A number of recent editorials and commentaries have rehearsed the challenges of researching underlying mechanisms and assessing efficacy of treatments in neurodevelopmental clinical practice. As a result of the many barriers to establishing an evidence base, promising approaches may languish in the limbo of ‘grey evidence’ and with research budgets tightening this may become more so. Many interventions in this field are not only complex but have been adopted into everyday management that makes them expensive and ethically fraught to disentangle. Their adoption may take place in other settings such as education and only impinge on medicine when they are presented as clinical investigations and interventions with attendant requests for health services funding such as personal frequency module systems for ‘auditory processing disorders’.
However, sometimes support for a grey evidence issue develops at such momentum and is accompanied by such strength of feeling that clinicians face significant challenges when grappling with the consequences for their patients and their families. The literature over the last 10 years on the measles, mumps, and rubella (MMR) and autism debacle encapsulates these and charts how clinicians not only vacillate over wherein lies the truth,1 but avoid public debate when this is potentially stifled by the strength of feeling engendered towards supporters of the vaccine.2,3 In addition, work such as that which highlighted the absence of measles antigen in the peripheral leucocytes of children with autism immunized with MMR might only be published in the peer-reviewed specialist journals and therefore not readily enter the public domain.4 In the eyes of the critics, this was then considered not readily accessible to families deliberating on whether or not to immunize their children.

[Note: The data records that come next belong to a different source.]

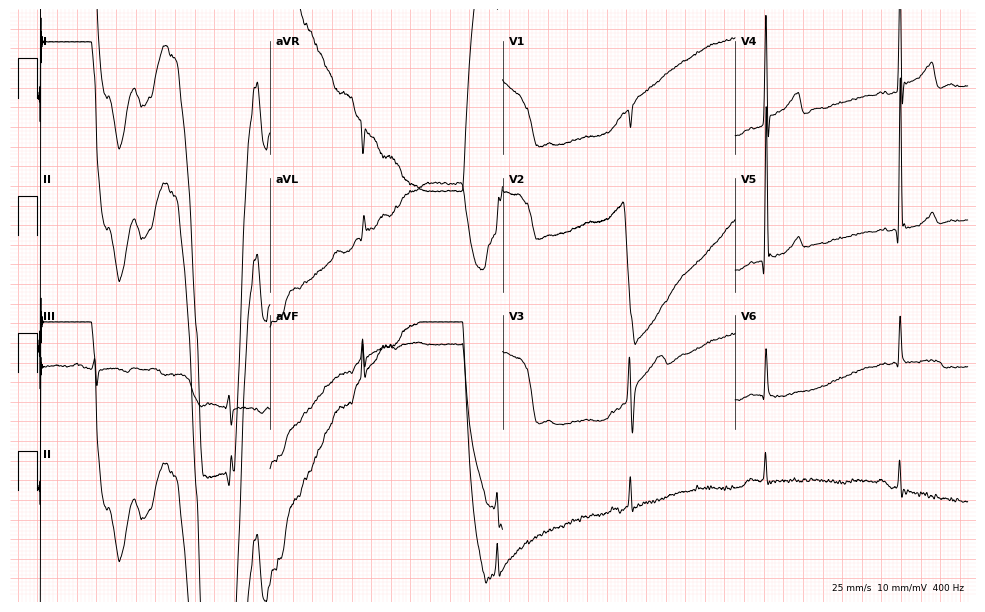
Electrocardiogram, a 74-year-old male patient. Of the six screened findings (first-degree AV block, right bundle branch block, left bundle branch block, sinus bradycardia, atrial fibrillation, sinus tachycardia), none is recorded.
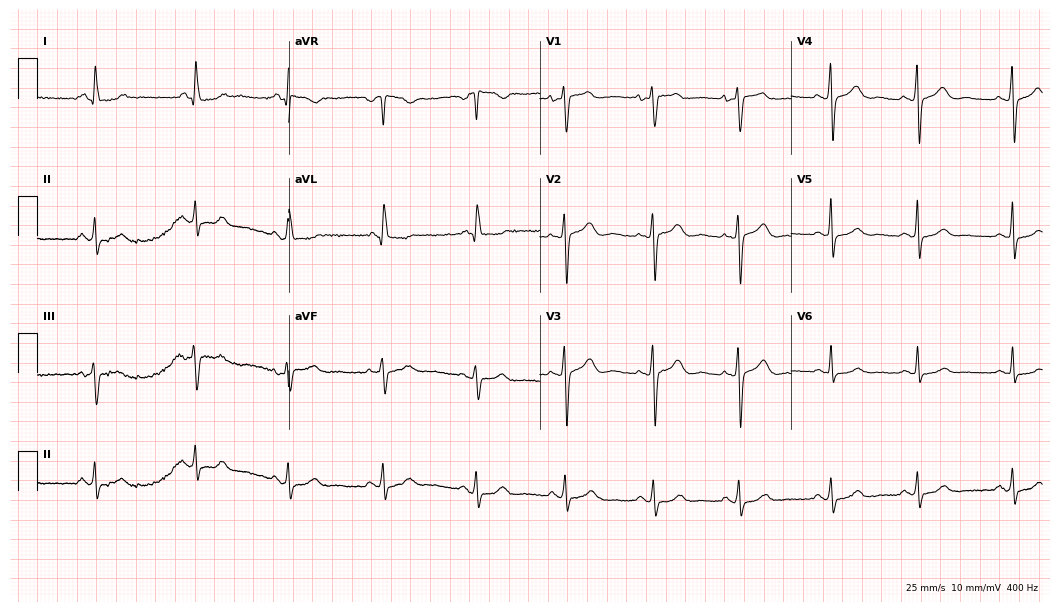
Resting 12-lead electrocardiogram (10.2-second recording at 400 Hz). Patient: a 32-year-old woman. Read as a normal ECG.
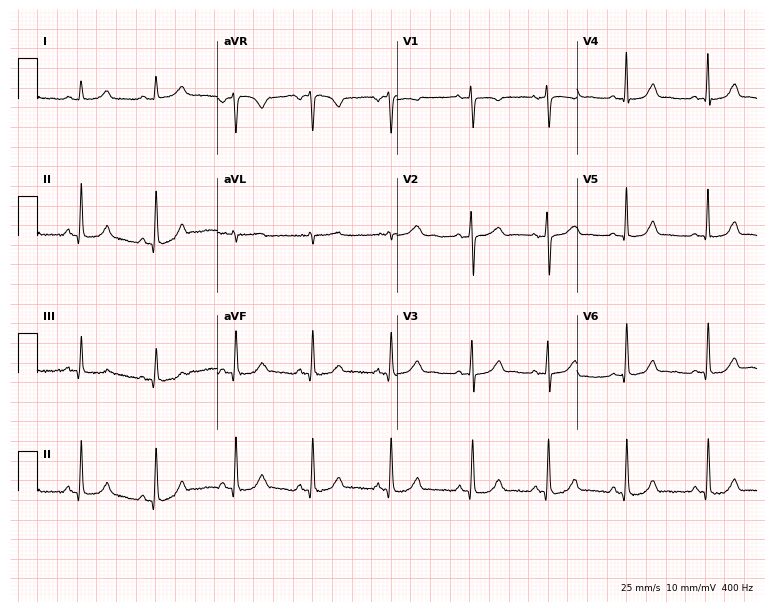
Standard 12-lead ECG recorded from a female, 31 years old (7.3-second recording at 400 Hz). Read as a normal ECG.

A recent survey of 102 children aged over 9 years affected with autism spectrum disorder in the city of Edinburgh revealed that whilst they had a 97% uptake of their initial MMR vaccination, only 69.2% had received their booster. We do not know the implications yet of inadequate coverage with MMR. Most paediatric neurologists have never cared for a child with measles encephalitis or subacute sclerosing panencephalitis or experienced the death of the one to two per thousand children dying from measles before the advent of protective immunization. Congenital rubella is a rarity in present-day practice. However, all clinicians working with children from universal to specialist services have been exhorted to take responsibility for discussing and encouraging MMR immunization uptake.5
Whilst MMR is perhaps one of the most dramatic examples of grey evidence escalating beyond control there are lessons to be learnt. It is salutary to remember that almost all parents acting on the grey evidence that they read about in the media and the internet do so in good faith. Whilst time-consuming to discuss in the busy clinic, it is reasonable that they should expect their clinicians to give them an informed opinion on the validity of the scientific evidence for investigations and interventions that might be relevant to their child’s care. This is particularly challenging for the clinician working in neurodevelopmental medicine as it arises so often. That is why it is particularly helpful to see Developmental Medicine and Child Neurology publish regular systematic reviews and meta-analyses. Another approach is that adopted by the SIGN 98 guidelines on autism spectrum disorders6 in which all the search questions and terms were appended so that clinicians and other readers could consult them to see whether a putative aetiology or intervention was considered but did not appear in the guideline because of insufficient evidence. This could encompass all the grey evidenced material at the point of drawing up the guidelines, offer transparency to the guideline production and facilitate re-examining the evidence at a future date when further evidence may have emerged, all of which will hopefully provide a useful handle when ‘grappling with the grey evidence’.